__Input data__:
====
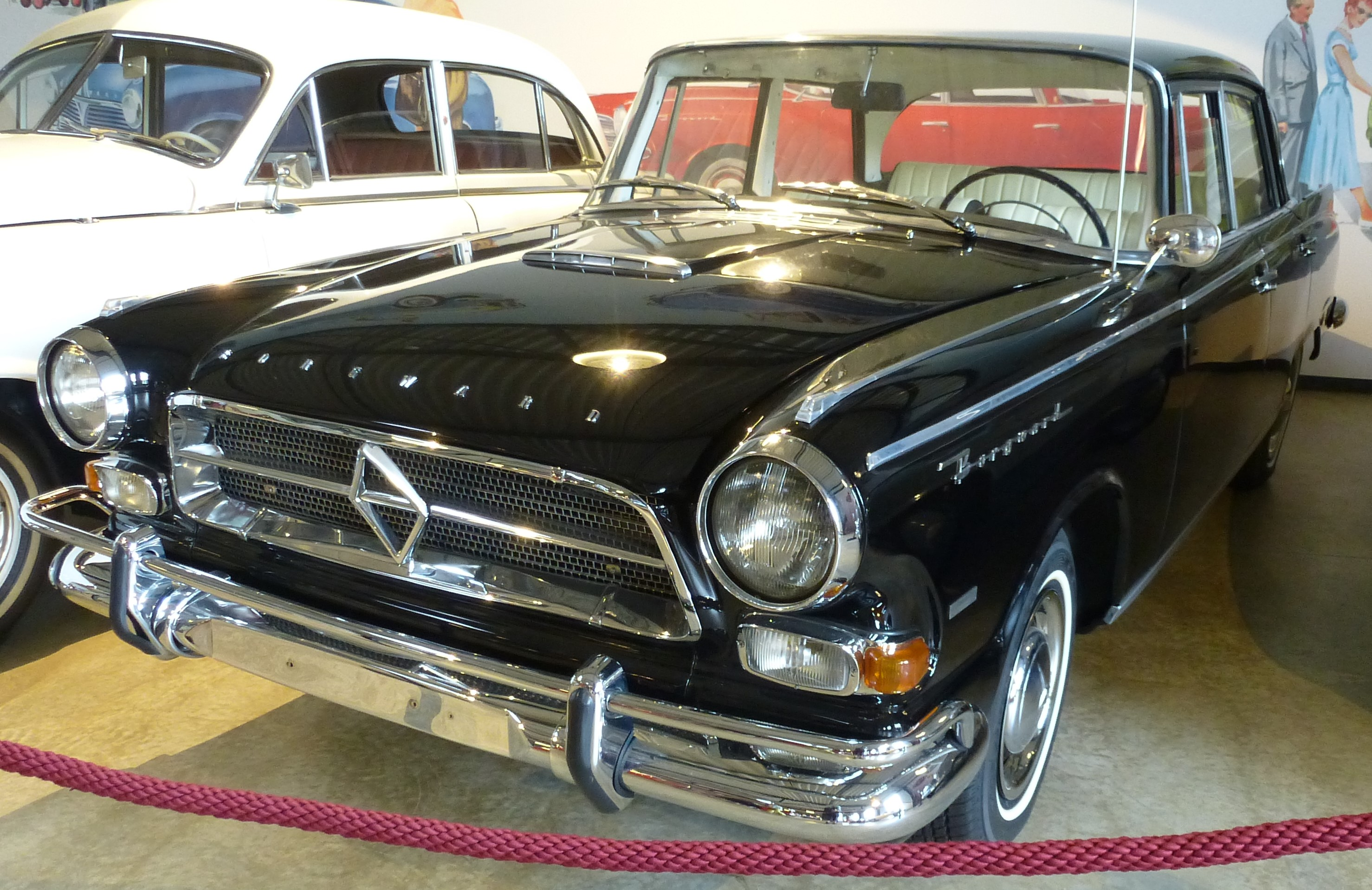 Borgward 230 (aus Mexiko)
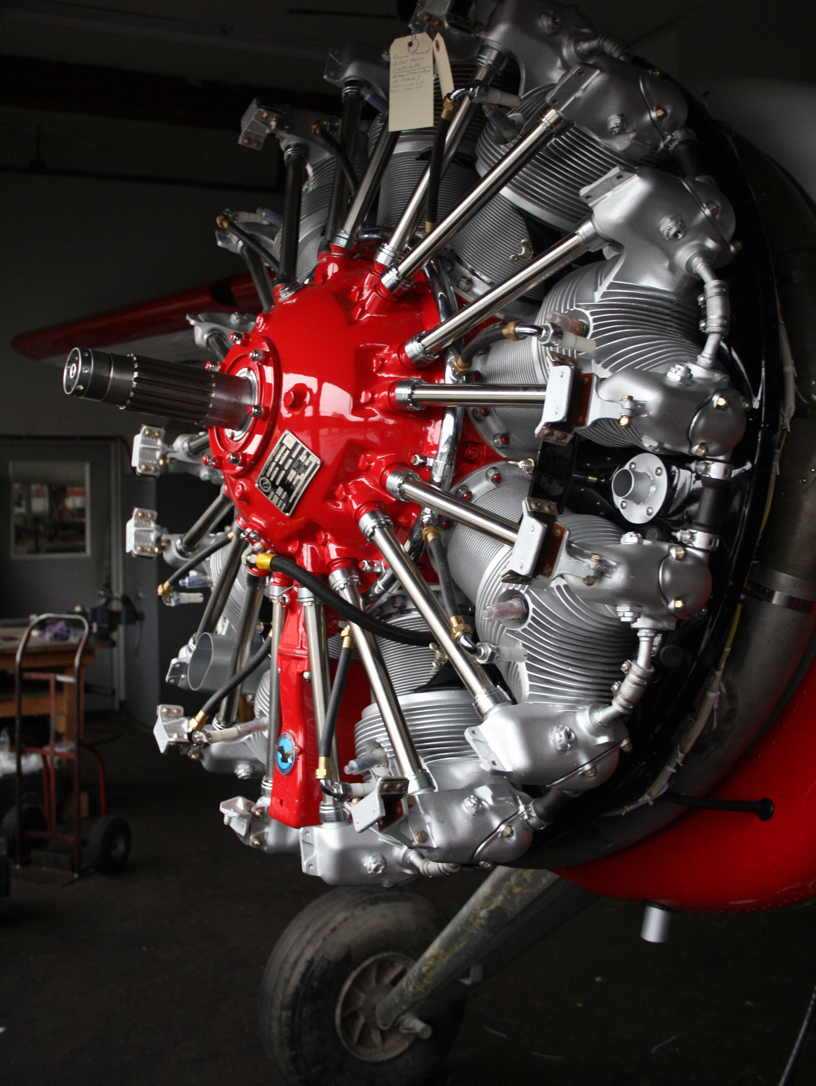 R-985
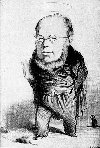 Pierre-Joseph Proudhon (caricature)
====
__Requirement__:
Go through the listing above and write it all out exactly, leaving out any picture.

__Exercise solution__:
 Borgward 230 (aus Mexiko)
 R-985
 Pierre-Joseph Proudhon (caricature)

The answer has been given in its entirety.